Saya jadi tertarik membahas hal ini karena beberapa waktu lalu membaca postingan dari salah seorang Investor Sukses Individual asal Indonesia juga. Bukan Pak Lo Kheng Hong. Bukan Pak Haiyanto. Tapi Bapak Joeliardi Sunendar. Beliau punya perusahaan cangkang di luar negeri yang digunakan sebagai kendaraannya dalam berinvestasi di pasar modal lokal dan luar negeri.
Salah satu yang dibahas bapak Joeliardi adalah tentang laba perusahaan. Menurut beliau, kita sebagai investor sebaiknya tidak hanya mengamati angka-angka laba bersih apalagi laba bersih per saham. Lebih bagus kalau laba tersebut kita bandingkan juga dengan arus kas, terutama dari arus kas aktivitas operasi.
Mengapa?
Ternyata, menurut beliau, bagian yang paling mudah (dan paling sering) di manipulasi dalam sebuah laporan keuangan adalah angka-angka laba tadi. Angka-angka laba bersih (dan rugi bersih), adalah angka-angka yang muncul dari sejumlah asumsi dan prinsip-prinsip akuntansi.

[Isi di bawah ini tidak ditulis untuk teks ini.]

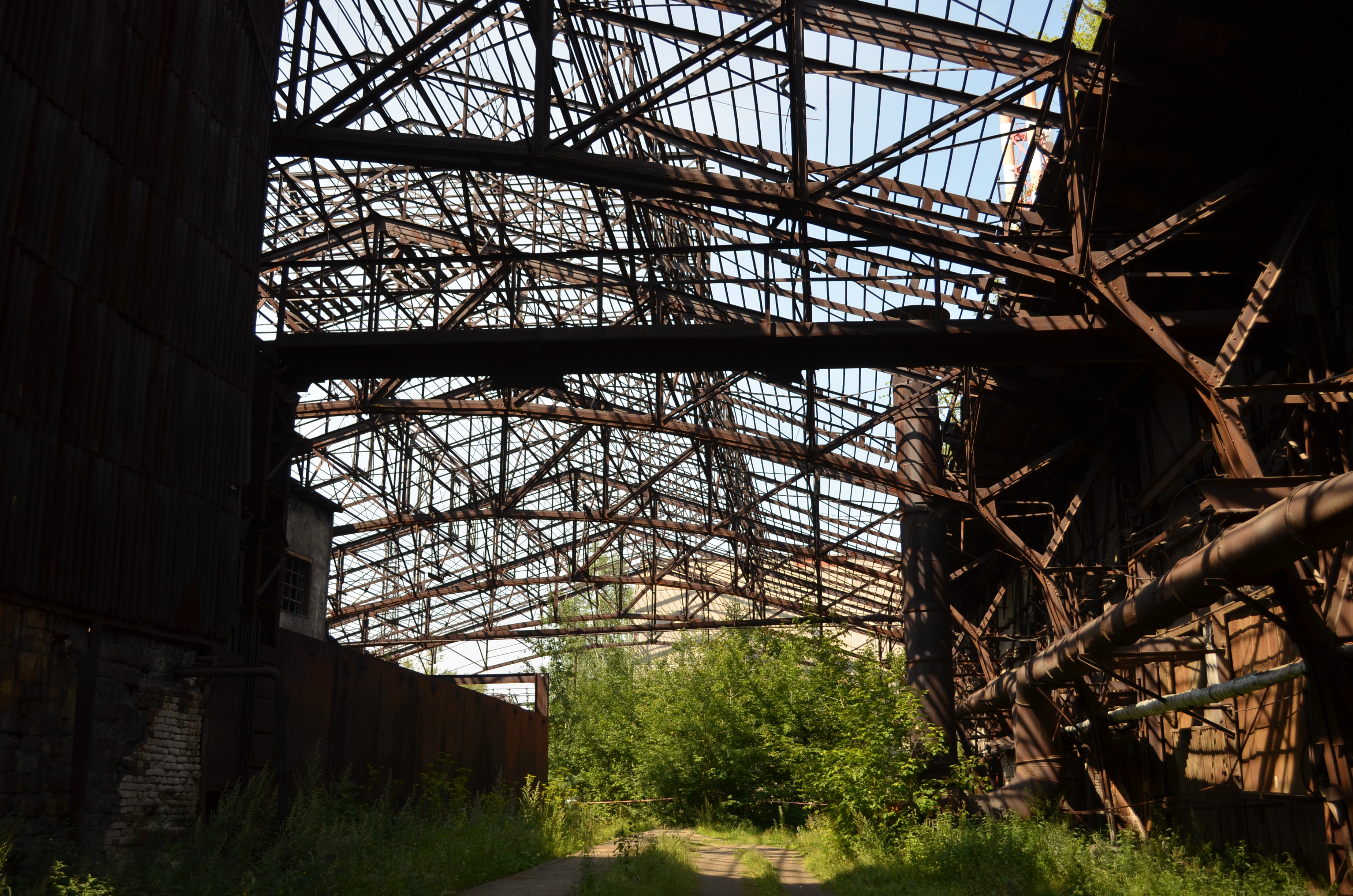 энергоцех (Свердловская область, Нижний Тагил, завод им.Куйбышева)

Selain laba bersih, ternyata neraca juga bisa berbeda antara kondisi riil dan laporan keuangannya.
Salah satu prinsip yang membuatnya timpang adalah penyusutan. Penyusutan itu tidak jelas angkanya, yang ada hanya asumsi. Ilustrasinya begini:
Suatu mesin produksi, secara hitung-hitungan akuntansi, punya umur manfaat selama 10 tahun--sebut saja begitu. Padahal, manajemen PT ABCD sangat memperhatikan perawatan mesin sehingga setelah 15 tahun pun mesin itu 90% masih sangat bagus operasinya. Menurut kita yang mengamati mesin itu langsung, harganya harusnya masih sekitar 90% dari harga beli awal (mungkin agak kurang dikit). Tapi, dengan menggunakan prinsip penyusutan (dimana perhitungannya harus menggunakan angka yang pasti), harusnya harga mesin itu ditaksir sudah jatuh mungkin lebih dari setengahnya. Tapi ya lagi-lagi, itu hanya hitungan akuntansi yang di atas kertas, tidak nyata. Dan yang 'tidak nyata' ini, rupanya harus benar-benar dimasukkan ke dalam laporan keuangan yang sifatnya resmi dan punya kekuatan hukum.

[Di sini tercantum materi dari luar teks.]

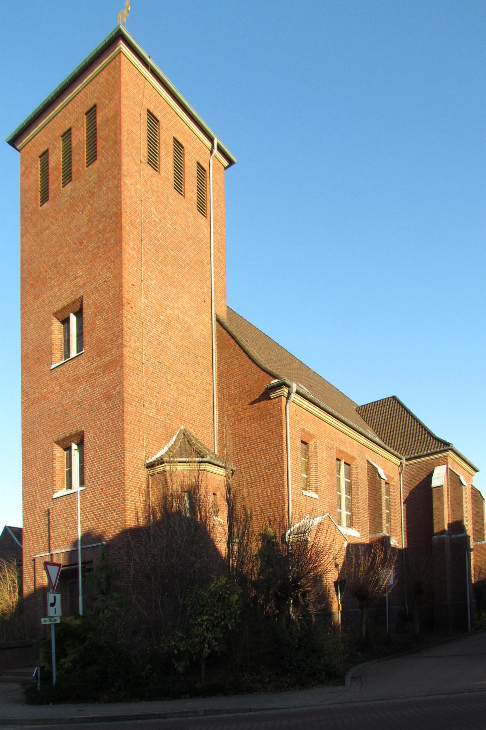 Kirchen und Kapellen in Erkelenz
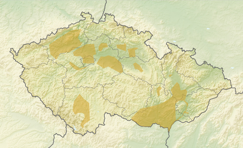 Sídelní oblasti únětické kultury na území České Republiky
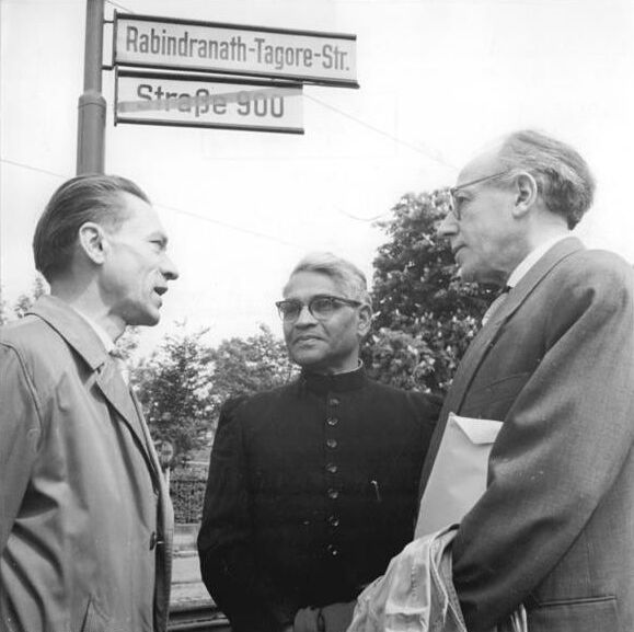 Berlin, Namensgebung Rabindranath-Tagore-Straße Zentralbild Stöhr 6.5.1961 Straßenumbenennung zu Ehren von Rabindranath Tagore. Am Vorabend des 100. Geburtstages des großen indischen Humanisten und Dichters Rabindranath Tagore wurde am 6.5.1961 in Berlin-Grünau die Straße 900 in Rabindranath-Tagore-Straße umbenannt. Anlässlich der feierlichen Namensgebung hatten sich unter anderem der indische Gastprofessor an der Humboldt-Universität Prof. Nohamad Asraf, der Direktor des Institus für Indienkunde an der Humboldt-Universität Prof. Dr. Ruben sowie weitere Mitarbeiter des Institutes und Einwohner von Grünau eingefunden. UBz: Bezirksbürgermeister von Köpenick Fritz Schiller im Gespräch mit Prof. Asraf (Mitte) und Prof. Dr. [Walter] Ruben (rechts) . Abgebildete Personen: Schiller, Fritz: Bezirksbürgermeister von Berlin-Köpenick, DDR Ruben, Walter Prof. Dr.: Indologe, Direktor Institut für Orientforschung Akademie der Wissenschaften (AdW) Berlin, DDR (GND 118603531)

Kalau untuk laba bersih, yang cukup sering mengelabui-nya adalah sumber masuknya laba bersih itu. Misal, suatu perusahaan tahun lalu punya laba bersih 1 Milyar. Begitu pun laba bersih di tahun-tahun sebelumnya, angkanya sekitar 800 juta-1.2 milyar. Tiba-tiba saja tahun ini, laba-nya melonjak menjadi 10 Milyar. Buat investor yang tidak hati-hati, pasti mereka akan riang gembira melihat lonjakan laba ini.
Namun bagi yang tidak mudah percaya (di buku Intelligent Investor karya Benjamin Graham, dia menyebutnya 'Investor Agresif') tentu akan menyelidiki kenapa lonjakan itu bisa muncul. Lalu kemudian anda mendapati bahwa 6 bulan lalu perusahaan tersebut melakukan Right Issue/Menerbitkan saham baru sebesar 2x lipat saham beredar sebelumnya. Ternyata dana besar dari penerbitan saham baru itulah yang dimasukkan ke dalam akun 'laba bersih'. Laba-nya bukan hasil kegiatan usaha yang nyata. Parahnya, kepemilikan pemegang saham lama yang tidak top-up alias beli saham terbitan baru juga secara prosentase berkurang hingga 66%. Gimana kalo di kemudian hari anda, seandainya saja punya sahamnya juga, mengalami hal yang sama?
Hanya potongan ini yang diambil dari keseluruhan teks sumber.